Intel thinks there will be a very definite driverless car “passenger economy” by 2050, creating numerous opportunities for businesses as individuals change from drivers into passengers thanks to the advances in driverless technologies.
Some of the more outlandish predictions from Intel’s research include what it calls “car-venience” applications like onboard beauty salons in the car, as well as mobile health clinics and treatment pods. It goes beyond this and imagines self-driving vehicles becoming pod hotels too.
“Companies should start thinking about their autonomous strategy now,” Brian Krzanich, Intel’s CEO said. “Less than a decade ago, no one was talking about the potential of a soon-to-emerge app or sharing economy because no one saw it coming..
“This is why we started the conversation around the passenger economy early, to wake people up to the opportunity streams that will emerge when cars become the most powerful mobile data-generating devices we use and people swap driving for riding.”
Krzanich also predicted an “unlocking of cognitive surplus” – that will give individuals back the time spent driving to use it differently. Self-driving cars are expected to save up more than 250 million hours each year of commuters’ time in the most crowded cities of the world.
In addition to the $7 trillion that will be generated every year, Intel thinks $200bn will be raised via tourism, entertainment and healthcare centers as passengers spend their time watching a film, playing a game or shopping instead of driving.

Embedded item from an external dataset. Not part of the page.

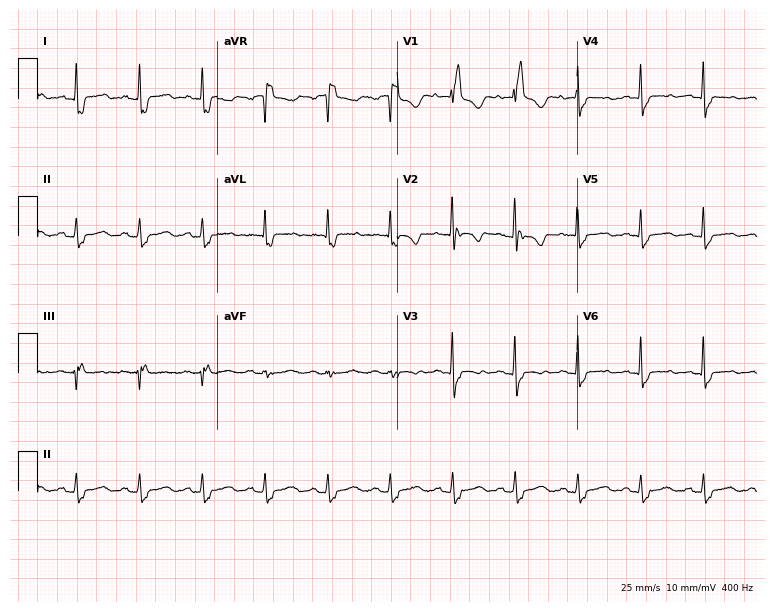
12-lead ECG from a 58-year-old female. Findings include right bundle branch block (RBBB).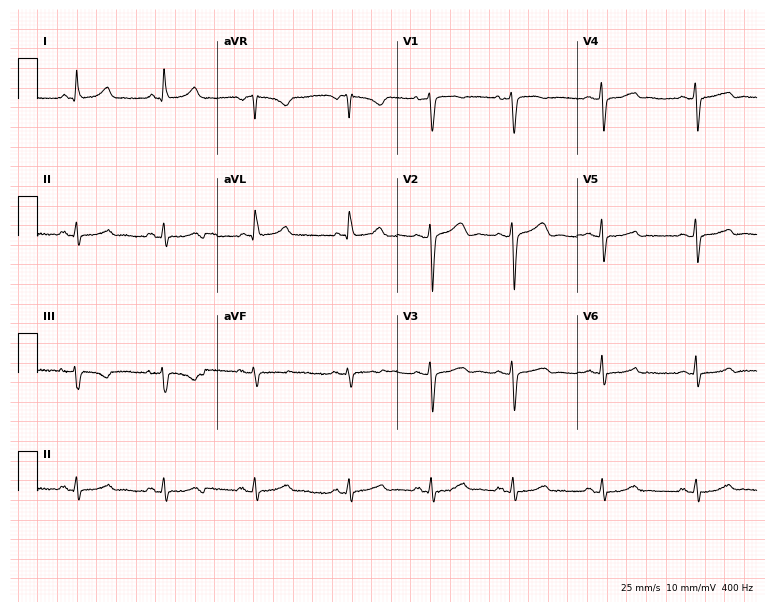
Standard 12-lead ECG recorded from a 52-year-old female patient. Read as a normal ECG.

Storage Lakes is another feature of this new environment, suggesting fleets of vehicles will be able to recharge, restock and momentarily park.
The report explained it will become easier “to envision an electric Uber delivering people and goods on a nearly around-the-clock-schedule as needed. It is also realistic to expect that trucks transporting goods between distribution centers and retail outlets will be able to run on an almost 24-hours a day, seven days a week schedule. These high-utilisation rates will spawn a very active secondary market for used pilotless vehicles as companies replace and refresh their fleets.”